Development and Validation of a Stability-Indicating HPLC Method for the Determination of the Impurities in Cabazitaxel

A novel stability-indicating high-performance liquid chromatographic (HPLC) method has been developed and validated for the analysis of the impurities A–G in cabazitaxel. Chromatographic separation was achieved on a Welch Xtimate™ C18 (250 × 4.6 mm; 5 μm) column, using the mixture of 0.02 mol L−1 sodium dihydrogen phosphate buffer pH 3.0 (pH value was adjusted with phosphoric acid) and acetonitrile as mobile phase by gradient elution with a flow rate of 1.0 mL min−1, and UV detection was performed at 230 nm. The column temperature was maintained at 40 °C by column oven.
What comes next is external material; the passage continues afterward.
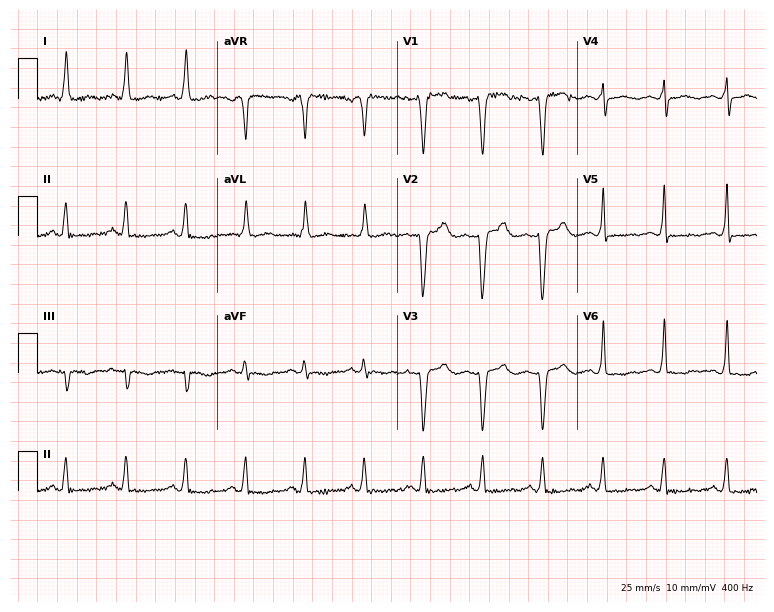
Resting 12-lead electrocardiogram. Patient: a 46-year-old female. None of these six findings is recorded: first-degree AV block, right bundle branch block (RBBB), left bundle branch block (LBBB), sinus bradycardia, atrial fibrillation (AF), sinus tachycardia. Findings outside these six are not listed.

The method was validated according to the International Conference on Harmonization (ICH) guidelines. Linearity (r > 0.9990) was observed over the concentration ranges of 25.0–1500.0, 31.5–1518.0, 74.9–1796.8, 65.6–1573.2, 59.4–1425.6, 22.2–1332.0, 1.3–1570.8, 30.8–1476.0 ng mL−1 of cabazitaxel and its impurities A–G, respectively. The RSD value of the recovery for each impurity was <5.0 % (n = 9). The method was found simple and rapid with good specificity and robustness, which can be suitable for the determination of the impurities in cabazitaxel.